“What’s the big fear of being looked at by a gay person? Why do some straight men feel their masculinity — their very heterosexuality — will be questioned if a gay teammate sees his penis in the shower, or if a gay man at a club tells him he looks handsome that night? Are these men afraid of a pack of gay wolves lurking in corners of locker rooms, ready to pounce on unsuspecting straight athletes if they allow a gay man to look at them? Are they afraid a casual glance will somehow turn into more? Hardly.
… they’re afraid of what it means if they don’t mind it… afraid of what it means if they aren’t sickened.”

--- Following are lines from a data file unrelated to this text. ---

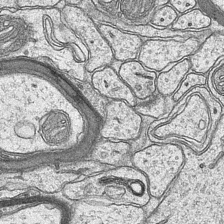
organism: Mouse
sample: CA1 Hippocampus
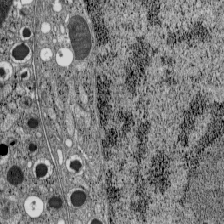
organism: C57BL Mouse
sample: Pancreatic islet
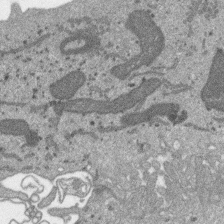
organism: Human
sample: Lung epithelial cells infected with SARS-CoV-2

— An excerpt from Fair Play, the new book of Outsports.com founder and LGBT sports writer Cyd Ziegler, discussing “the Straight Fear of Gay Gaze in Locker Rooms”. Ziegler, who spoke with us about why the pro-sports world is less gay-friendly than the church and military, adds that while male athletes crave attention for their bodily appearance and ability, they often verbalize any willingness to accept a gay teammate with disclaimers like “as long as he knows how to behave” or “as long as he doesn’t hit on me”.
Similarly, supporters of transphobic “bathroom bills” also use fears of sexual predation and harassment to discriminately forbid trans people from public toilets and locker rooms as well.